Thursday, April 11, 2013

DEHYDRATOR BEET & SWEET POTATO CHIPS

 I have been quite scared of mandolins ever since I sliced off my finger using one last spring! Since then we have purchased a new mandolin (which I have not used until now...I have always asked Simon to do it for me for fear of slicing off another finger) and my finger has grown back. We are in the process of planning a tentative road trip across the country this July because we are 90% sure we are moving to Vancouver for September (very exciting!!). Given that we may be on the road for a few weeks we have started experimenting with lots of different dehydrated snackeroos! These chips turned out really nicely and have a good crunch to them. I do not believe that they would work in the oven but by all means give it a shot if you are adventurous. I have mentioned how much I love love love my dehydrator before and I really do! It's so worth the investment - and I recommend the Excaliber ones. I got mine off of craigslist for less than half price, so buying used is always an option! 

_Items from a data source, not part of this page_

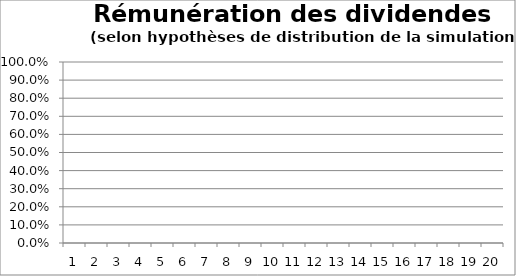
| Category | Series 0 |
|---|---|
| 0 | 0 |
| 1 | 0 |
| 2 | 0 |
| 3 | 0 |
| 4 | 0 |
| 5 | 0 |
| 6 | 0 |
| 7 | 0 |
| 8 | 0 |
| 9 | 0 |
| 10 | 0 |
| 11 | 0 |
| 12 | 0 |
| 13 | 0 |
| 14 | 0 |
| 15 | 0 |
| 16 | 0 |
| 17 | 0 |
| 18 | 0 |
| 19 | 0 |
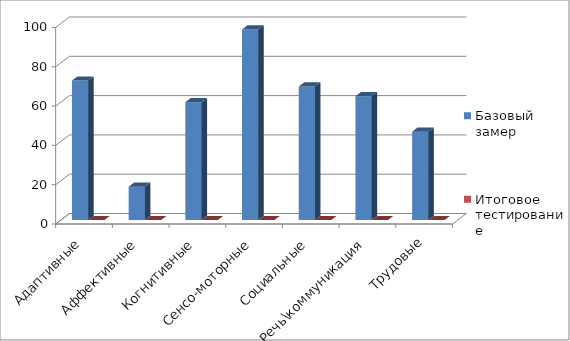
| Category | Базовый замер | Итоговое тестирование |
|---|---|---|
| Адаптивные | 71 | 0 |
| Аффективные | 17 | 0 |
| Когнитивные | 60 | 0 |
| Сенсо-моторные | 97 | 0 |
| Социальные | 68 | 0 |
| Речь\коммуникация | 63 | 0 |
| Трудовые | 45 | 0 |

BEET & PURPLE SWEET POTATO CHIPS

INGREDIENTS:
6 medium size beets
✿1/2 a purple sweet potatoe
1 tsp sea salt
✿ 1/4 cup water
1 tbsp olive oil
**Mandolin & Dehydrator 

INSTRUCTIONS:
1) Scrub your veggies thoroughly with water (I use a scrub brush for this). Chop the ends off of both the beets and the sweet potato.
2) Set your mandolin to its thinnest setting.
3) Begin slicing your veggies into thin circles with the mandolin. **Please be careful not to slice off a finger!
4) Place the sliced beets and sweet potato in a large bowl.
5) Add the water, salt and olive oil and mix it around with your hands. Make sure all of the chip slices are coated.
6) Allow the chips to sit in the water mix for 10-15 minutes.
7) Place the chips on a teflex lined dehydrator sheet.
8) Allow the chips to dehydrate at 145 F for an hour. Turn the heat down to 110 F and leave them to dehydrate for another 8 hours. 
9) After 8 hours has passed remove them from the teflex sheet and place them directly onto the mesh sheet. Dehydrate at 110 for another 4-5 hours. 
10) Remove from the dehydrator and munch away!   

Have a very happy day!
Love,
Malakai 
 
 
 
 

5 comments:

  1. Hi,
    I found your blog searching Pinterest for dehydrated beets. All the recipes I found involved baking them, and I was looking to see if I could just put them in the dehydrator. I use a mandolin too, and a couple weeks I sliced my thumb open. Those things seriously freak me out.

    ReplyDelete
  2. Hi Amy, they can definitely be dangerous, I too have sliced my thumb! Now I only do half of each beet with the mandolin and use the other half for something else so my hands don't get so close to the blade. I have found that they work in the dehydrator as long as you slice them very thin and let them marinate for a little bit in the olive oil mixture as that will soften them a bit.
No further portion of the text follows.